Sulu cuckooshrike
- Conservation status: Not evaluated (IUCN 3.1)

Scientific classification
- Domain: Eukaryota
- Kingdom: Animalia
- Phylum: Chordata
- Class: Aves
- Order: Passeriformes
- Family: Campephagidae
- Genus: Coracina
- Species: C. guillemardi
- Binomial name: Coracina guillemardi (Salvadori, 1886)

= Sulu cuckooshrike =

- Genus: Coracina
- Species: guillemardi
- Authority: (Salvadori, 1886)
- Conservation status: NE

Species of bird

The Sulu cuckooshrike (Coracina guillemardi) is a passerine bird in the family Campephagidae that is found in the Sulu Archipelago of the Philippines. The species was formerly considered to be a subspecies of the bar-bellied cuckooshrike.

== Description and taxonomy ==
This species is described as a large cuckooshrike with pale gray eyes and its plummage is almost uniform gray with a black mask reaching the forehead and lores. Among all Philippine bar-bellied cuckooshrikes this species does not have any obvious barring and is larger.

The Sulu cuckooshrike was formally described in 1886 by the Italian zoologist Tommaso Salvadori based on a specimen collected on the island of Lapac in the Sulu Archipelago of the Philippines. He coined the binomial name Graucalus guillemardi where the specific epithet was chosen to honour the naturalist and traveller Francis Guillemard. The species was formerly treated as a subspecies of the bar-bellied cuckooshrike (Coracina striata) but was promoted to species status based on the differences in morphology and vocalizations. The species is monotypic: no subspecies are recognised.

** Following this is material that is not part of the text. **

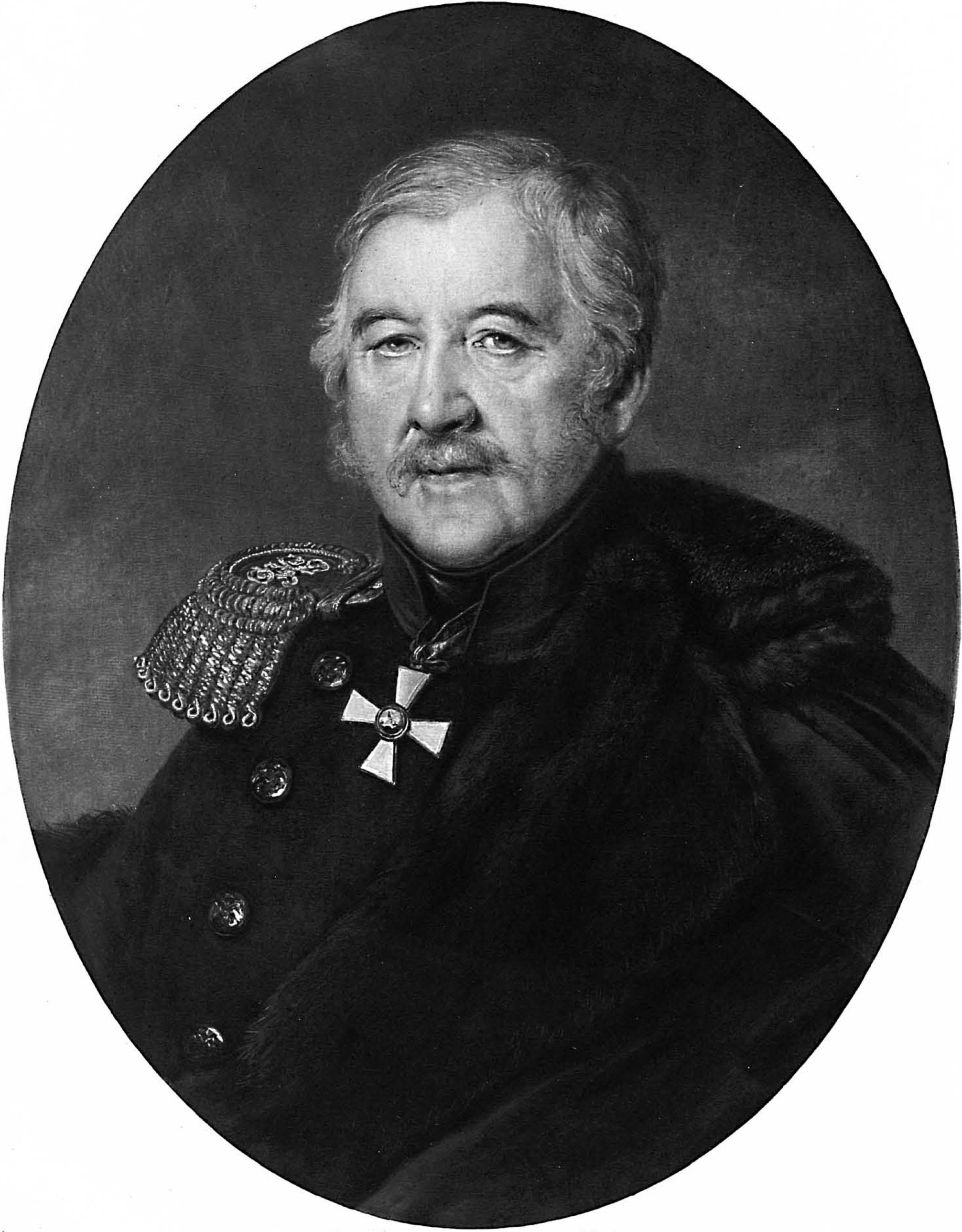 Князь Иван Леонтьевич Шаховской

== Ecology and behavior ==
This cuckooshrike usually lives in small groups or in mixed-species foraging flocks with other cuckooshrikes such as the Black-bibbed cicadabird.

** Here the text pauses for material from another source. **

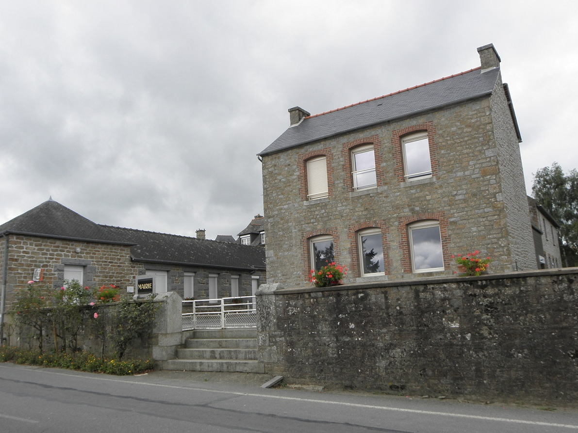 Mairie de Baillé (35)

As a newly split species, not much is known about this species itself but based on information about the Bar-bellied cuckooshrike it is also presumed to mainly eats insects, including caterpillars, mantises, and dragonflies, and figs. Breeds from April to May. Nest described as a shallow cup of moss, leaves, roots and mud around 20 meters above the ground. Lays 2 pale gray eggs. Only the female has been observed feeding the chicks.

== Habitat and conservation status ==
Its natural habitat is tropical moist lowland forests. It is typically found in the canopy.

This species has yet to be assessed by the International Union for Conservation of Nature. However, this species is likely declining. Almost all birds endemic to the Sulu archipelago are threatened and this is likely the case for this species. This species' main threat is habitat loss with wholesale clearance of forest habitats as a result of logging, agricultural conversion and mining activities occurring within the range.